Data excerpts:
--------

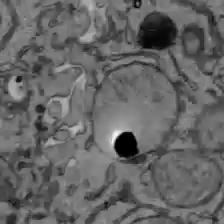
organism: C57BL Mouse
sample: Liver
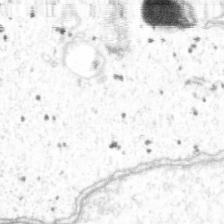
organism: Human
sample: HeLa cells
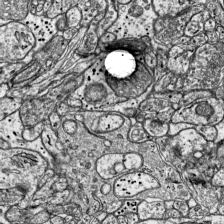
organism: Mouse
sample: Visual Cortex
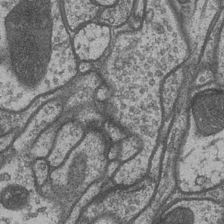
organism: Drosophila
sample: Optic medulla
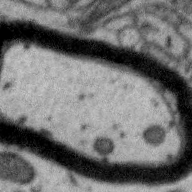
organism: Zebra finch
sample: Brain
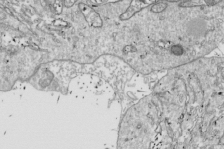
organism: Drosophila
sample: Cell division; meiosis; drosophila spermatocytes
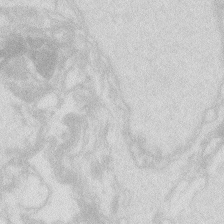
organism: Zebrafish
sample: Macrophage
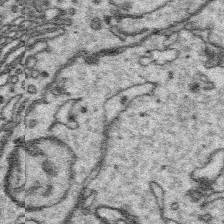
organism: Platynereis dumerilii
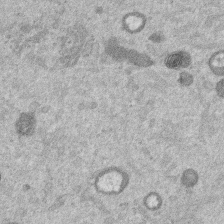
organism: Mouse
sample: Dividing mouse embryo 1 cell stage
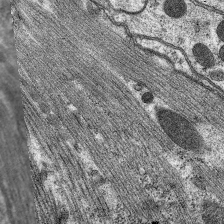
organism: C. elegans
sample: Pharynx
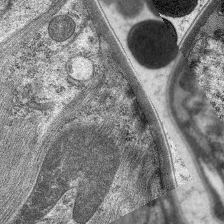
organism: C. elegans
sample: Pharynx
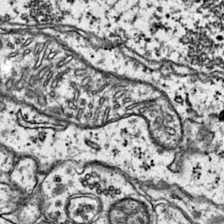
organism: Mouse
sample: Primary visual cortex
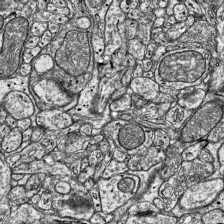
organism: Mouse
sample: Visual Cortex
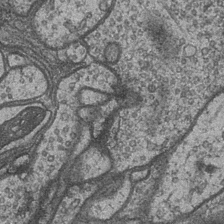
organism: Drosophila
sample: Optic medulla
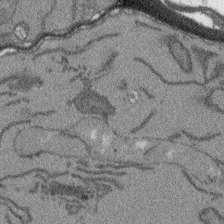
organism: Arabidopsis thaliana
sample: Root tip
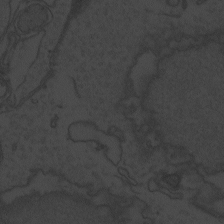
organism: Zebrafish
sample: Macrophage infected with Toxoplasma gondii
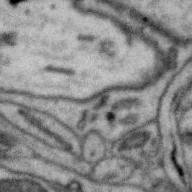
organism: Zebra finch
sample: Brain
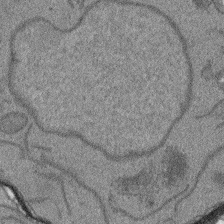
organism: Arabidopsis thaliana
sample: Root tip
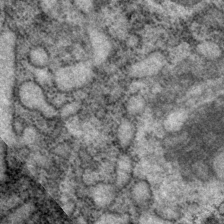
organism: P. pacificus
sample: Pharynx
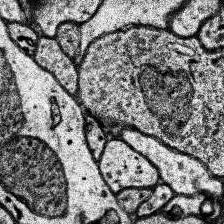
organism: Human
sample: Temporal Lobe
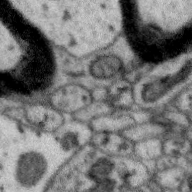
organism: Zebra finch
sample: Brain
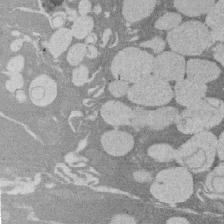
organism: Rat
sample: Salivary granule
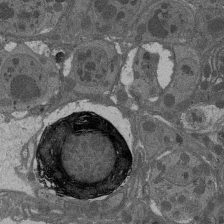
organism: Drosophila
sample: Antenna
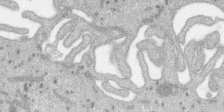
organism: Human
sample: Lung epithelial cells infected with SARS-CoV-2
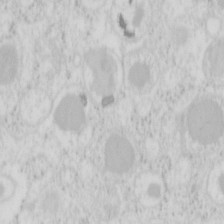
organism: Mouse
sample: Pancreas
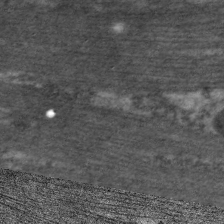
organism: C. elegans
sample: Pharynx
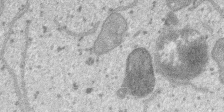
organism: Human
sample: Lung epithelial cells infected with SARS-CoV-2
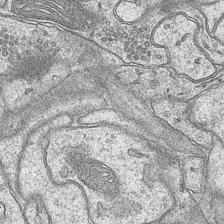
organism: Mouse
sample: CA1 Hippocampus
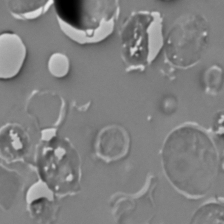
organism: C. elegans
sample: C. elegans embryo
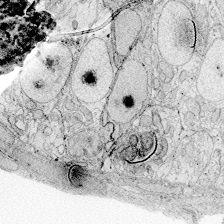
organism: Zebrafish
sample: Whole-Brain
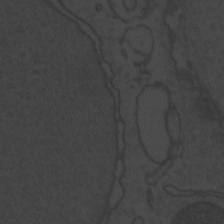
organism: Zebrafish
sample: Macrophage infected with Toxoplasma gondii
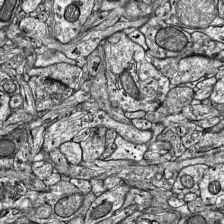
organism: Mouse
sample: Visual Cortex
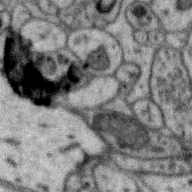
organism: Zebra finch
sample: Brain
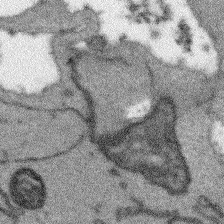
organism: Arabidopsis thaliana
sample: Root tip
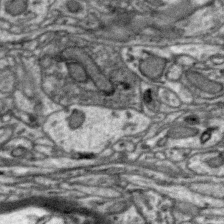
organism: Zebra finch
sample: Brain
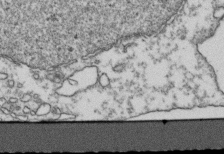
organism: Human
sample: Activated Jurkat CD4+ T cells
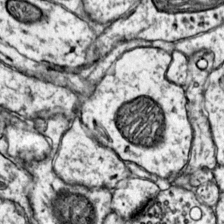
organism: Mouse
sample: Primary visual cortex
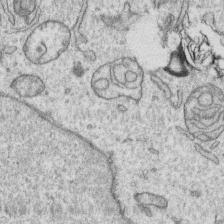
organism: Human
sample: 1205lu cells
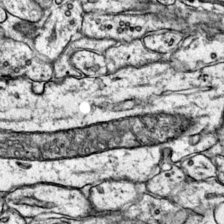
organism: Mouse
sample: Primary visual cortex
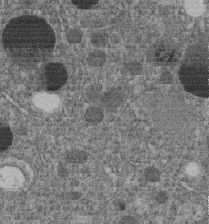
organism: C. elegans
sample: C. elegans embryo early stage
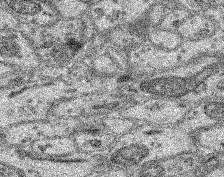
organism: Mouse
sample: Retina
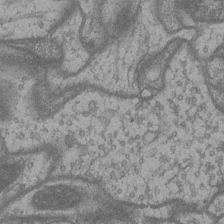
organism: Drosophila
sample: Optic medulla
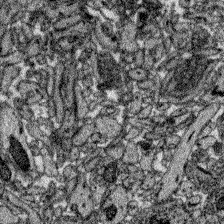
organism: Zebrafish
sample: Larval olfactory bulb
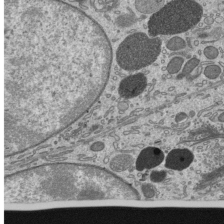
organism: Mouse
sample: Mouse epididymis efferent ductule cilia
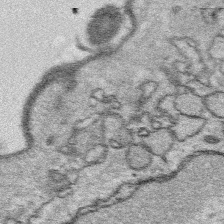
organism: Platynereis dumerilii
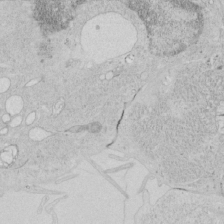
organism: Human
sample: Mitochondria in HCT116 cells
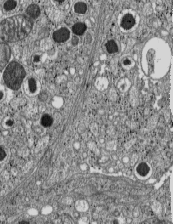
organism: C57BL Mouse
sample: Pancreatic islet
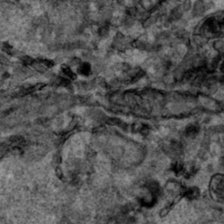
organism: Human
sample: Mitochondria in HCT116 cells
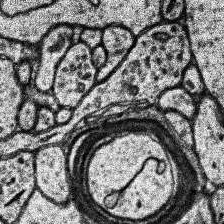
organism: Human
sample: Temporal Lobe
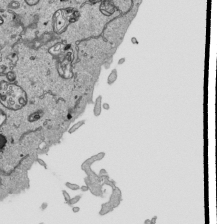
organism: Human
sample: Mitochondria in HCT116 cells
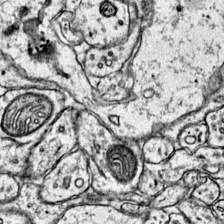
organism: Mouse
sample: Primary visual cortex
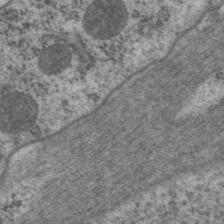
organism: P. pacificus
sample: Pharynx
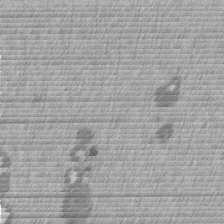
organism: Mouse
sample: Dividing mouse embryo 1 cell stage
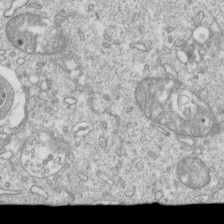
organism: Mouse
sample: Activated OT-1 CD8+ T cells
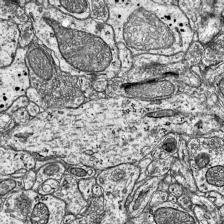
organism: Mouse
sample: Visual Cortex

--------

Work order:
All records should be output exactly, with the pictures left out.

Result of this exercise:
organism: C57BL Mouse
sample: Liver
organism: Human
sample: HeLa cells
organism: Mouse
sample: Visual Cortex
organism: Drosophila
sample: Optic medulla
organism: Zebra finch
sample: Brain
organism: Drosophila
sample: Cell division; meiosis; drosophila spermatocytes
organism: Zebrafish
sample: Macrophage
organism: Platynereis dumerilii
organism: Mouse
sample: Dividing mouse embryo 1 cell stage
organism: C. elegans
sample: Pharynx
organism: C. elegans
sample: Pharynx
organism: Mouse
sample: Primary visual cortex
organism: Mouse
sample: Visual Cortex
organism: Drosophila
sample: Optic medulla
organism: Arabidopsis thaliana
sample: Root tip
organism: Zebrafish
sample: Macrophage infected with Toxoplasma gondii
organism: Zebra finch
sample: Brain
organism: Arabidopsis thaliana
sample: Root tip
organism: P. pacificus
sample: Pharynx
organism: Human
sample: Temporal Lobe
organism: Zebra finch
sample: Brain
organism: Rat
sample: Salivary granule
organism: Drosophila
sample: Antenna
organism: Human
sample: Lung epithelial cells infected with SARS-CoV-2
organism: Mouse
sample: Pancreas
organism: C. elegans
sample: Pharynx
organism: Human
sample: Lung epithelial cells infected with SARS-CoV-2
organism: Mouse
sample: CA1 Hippocampus
organism: C. elegans
sample: C. elegans embryo
organism: Zebrafish
sample: Whole-Brain
organism: Zebrafish
sample: Macrophage infected with Toxoplasma gondii
organism: Mouse
sample: Visual Cortex
organism: Zebra finch
sample: Brain
organism: Arabidopsis thaliana
sample: Root tip
organism: Zebra finch
sample: Brain
organism: Human
sample: Activated Jurkat CD4+ T cells
organism: Mouse
sample: Primary visual cortex
organism: Human
sample: 1205lu cells
organism: Mouse
sample: Primary visual cortex
organism: C. elegans
sample: C. elegans embryo early stage
organism: Mouse
sample: Retina
organism: Drosophila
sample: Optic medulla
organism: Zebrafish
sample: Larval olfactory bulb
organism: Mouse
sample: Mouse epididymis efferent ductule cilia
organism: Platynereis dumerilii
organism: Human
sample: Mitochondria in HCT116 cells
organism: C57BL Mouse
sample: Pancreatic islet
organism: Human
sample: Mitochondria in HCT116 cells
organism: Human
sample: Temporal Lobe
organism: Human
sample: Mitochondria in HCT116 cells
organism: Mouse
sample: Primary visual cortex
organism: P. pacificus
sample: Pharynx
organism: Mouse
sample: Dividing mouse embryo 1 cell stage
organism: Mouse
sample: Activated OT-1 CD8+ T cells
organism: Mouse
sample: Visual Cortex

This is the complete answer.